獨孤九無法, 只好低聲道:“椒椒出來,不喝便是。”

“不喝藥嗎?”莫焦焦期待地問,顫巍巍的葉子總算是抖得沒那麽厲害了,他慢騰騰地在湖水裏翻了個身, 商量道:“變成人也不要喝,藥都臭臭的,九九不能騙我。”

“嗯。不騙你。”獨孤九定定地看著湖水, 低垂著的眉眼卻若有所思的模樣, 深邃的雙眸漆黑一片, 看不出一絲一毫的想法。

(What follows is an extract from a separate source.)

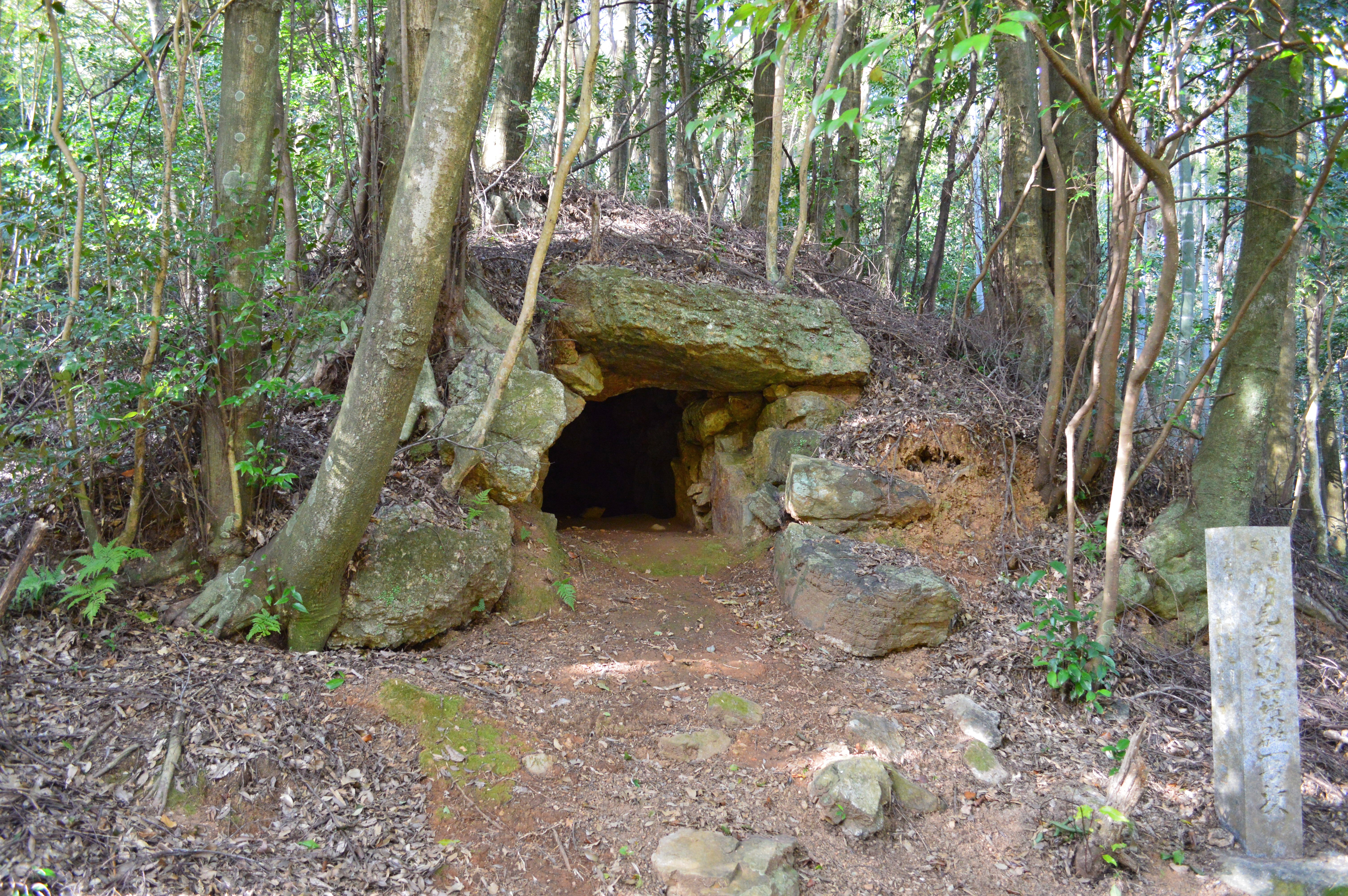 明見彦山1号墳 概観

莫焦焦知道獨孤九一向言出必行, 便舒展了葉子, 慢慢浮出水面,游到岸邊伸著枝條讓男人將自己抱上去,化為原形換了衣物,抱著回去落日閣。

直至晚間, 小孩散完步便回來爬到了榻上, 裹著他心愛的小被子玩九連環,目光專註非常。

而別鶴劍則窩在另一邊看啟蒙書冊, 一邊看一邊試圖教吞楚劍說話,嘀嘀咕咕地總也說不完, 語氣是全然的恨鐵不成鋼。它教了一會兒便氣得跳腳道:

“你不能總是這樣, 作為崇容劍尊的劍, 你都活了近萬年了,好歹要會說一句話,我也不奢求你凝出劍靈像我一樣,只要能和這小娃娃、和流光說話,就夠了。”

吞楚劍默默地擺了擺劍柄,依舊一聲不吭,直把別鶴劍氣得劍尖直戳進了地板裏。

莫焦焦正玩得高興,乍一聽別鶴劍氣急敗壞的聲音,扭過頭瞅了瞅,道:“為什麽要吞楚說話?”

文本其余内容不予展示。